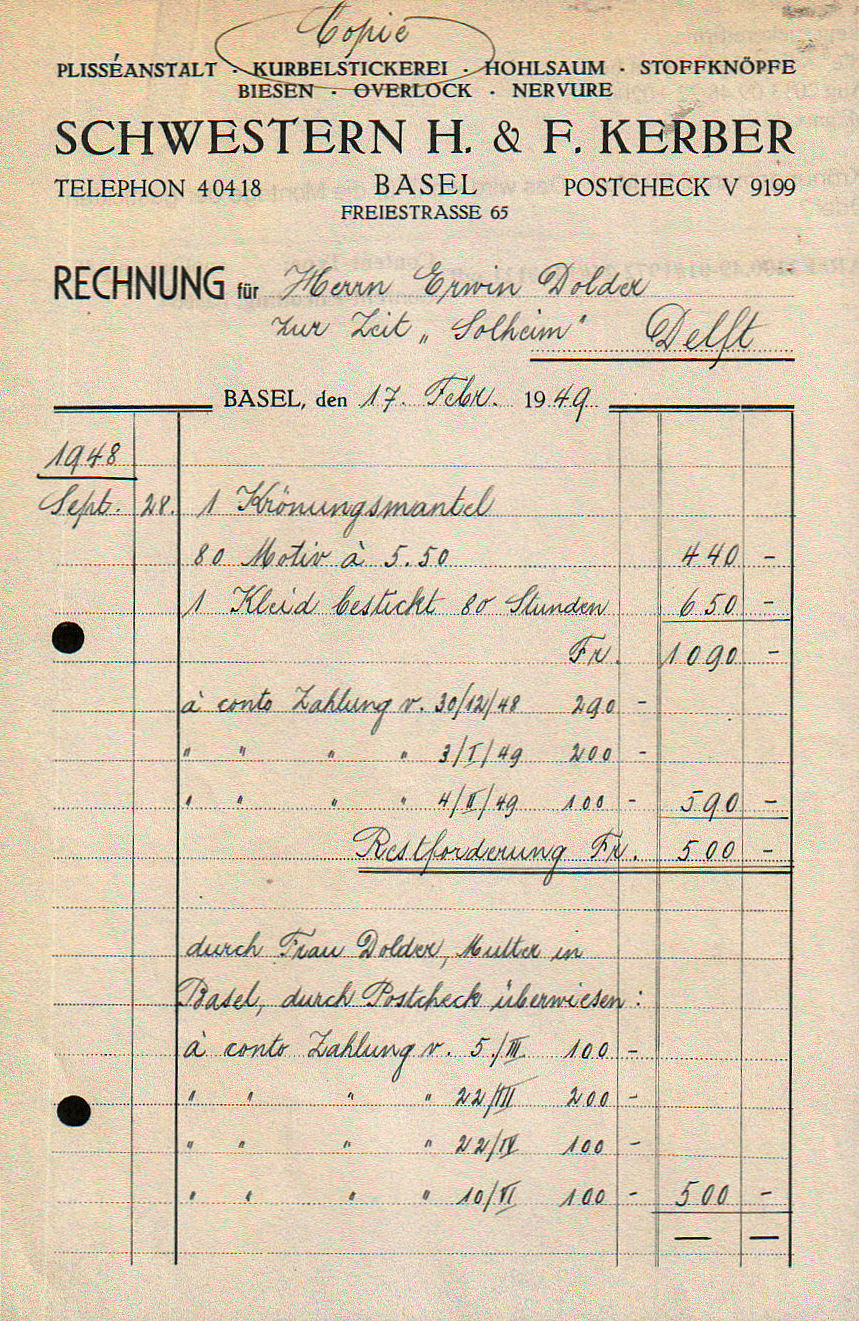 Rechnung Schwestern H. & F. Kerber, Freiestraße 65, Basel für Erwin Dolder, z. Z. „Solheim“, Delft vom 17. Februar 1949 über 1 Krönungsmantel, 80 Motiv, 1 Kleid bestickt. Bezahlt durch die Mutter von Erwin Dolder.
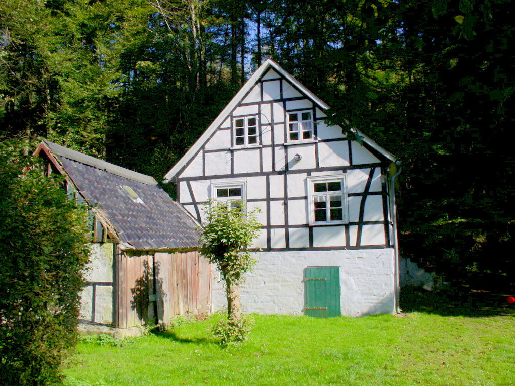 Der Diederichskotten im Hammertal in Remscheid.
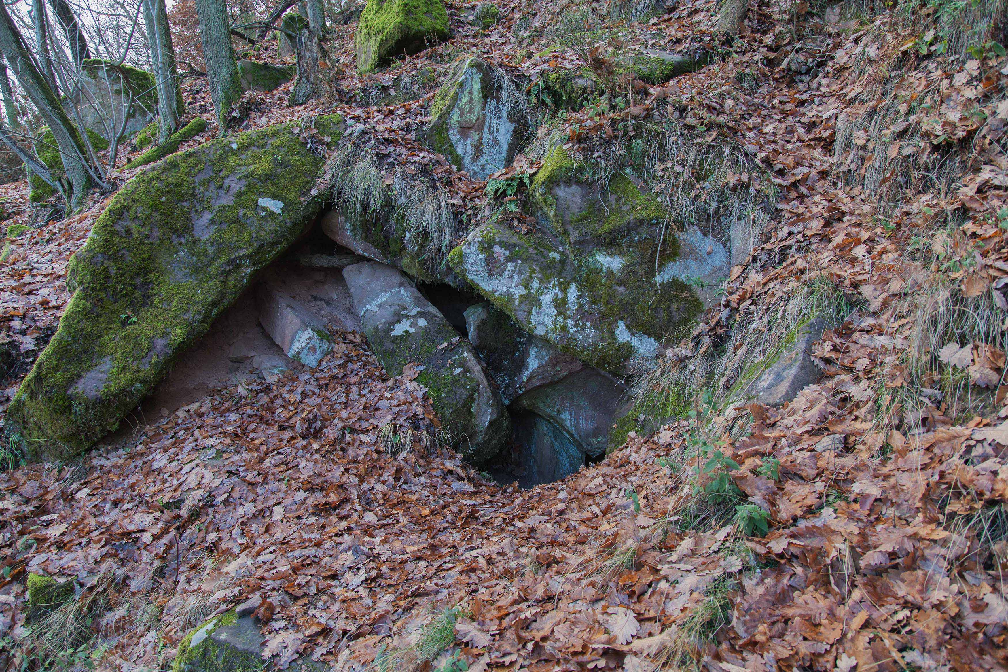 Spalthöhle westlich von Neustadt, am Südosthang des Königsbergs
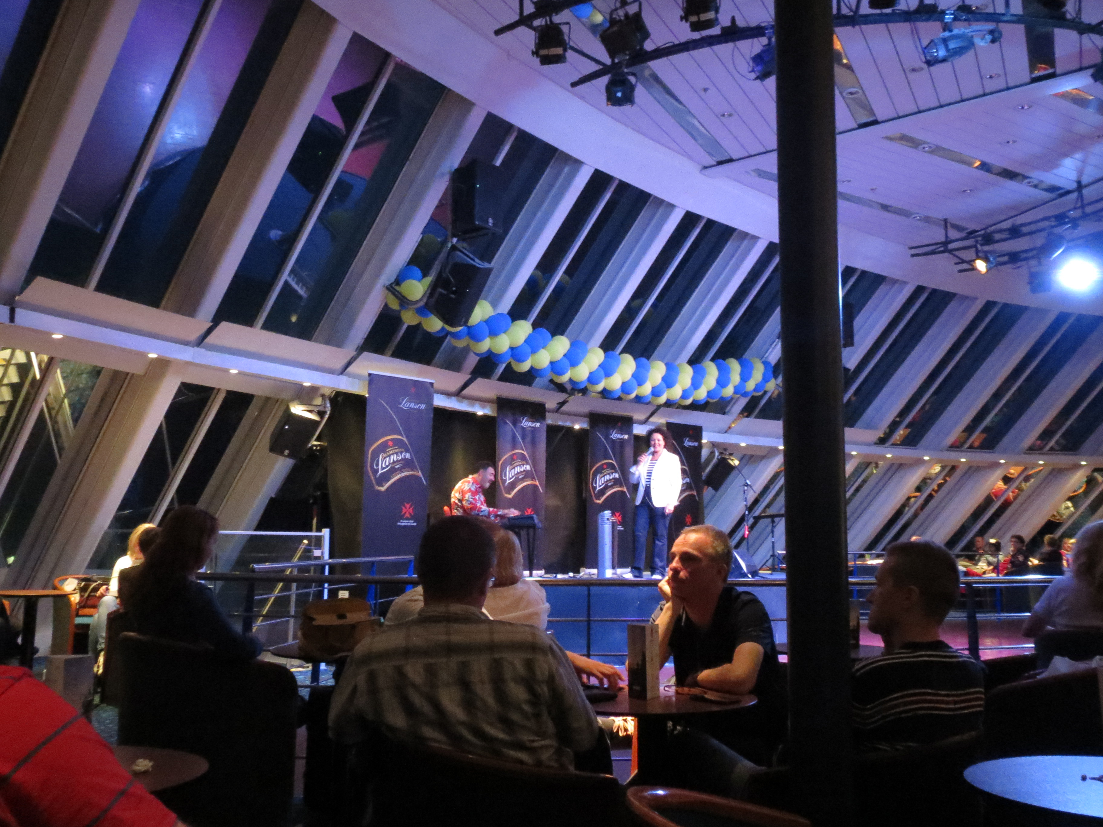 Bianca Morales esiintyy Tallinna–Helsinki-välillä autolautalla
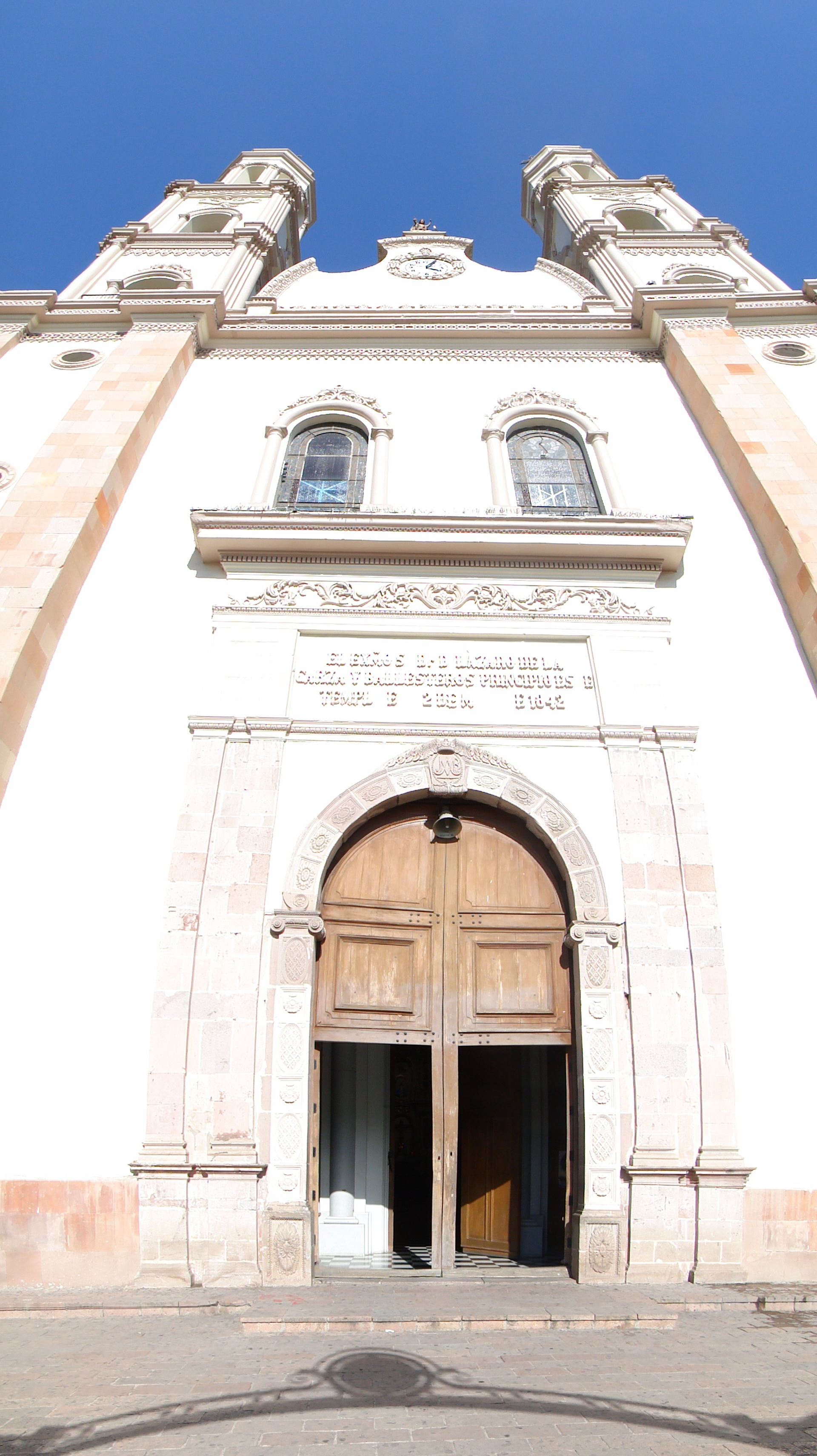 Catedral de Culiacán.
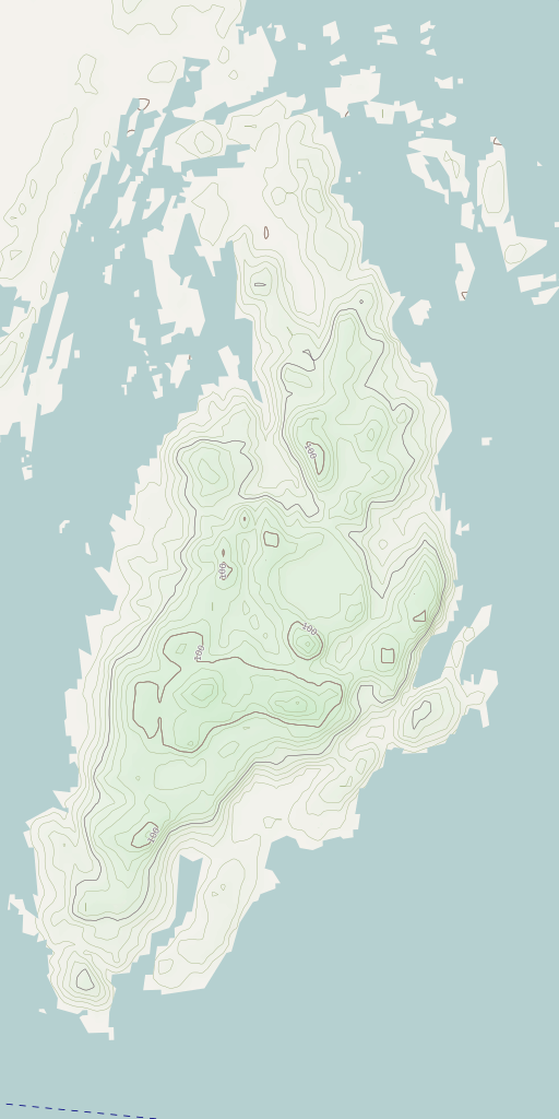 Île du Petit Mécatina, Québec, Canada
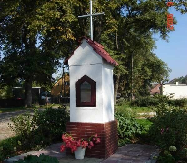 Redło - kapliczka

# # # # #

For this exercise, write out exactly the lines from the one with "Bianca Morales esiintyy" through the last line of the records, inclusive, and leave each picture out.

 Bianca Morales esiintyy Tallinna–Helsinki-välillä autolautalla
 Catedral de Culiacán.
 Île du Petit Mécatina, Québec, Canada
 Redło - kapliczka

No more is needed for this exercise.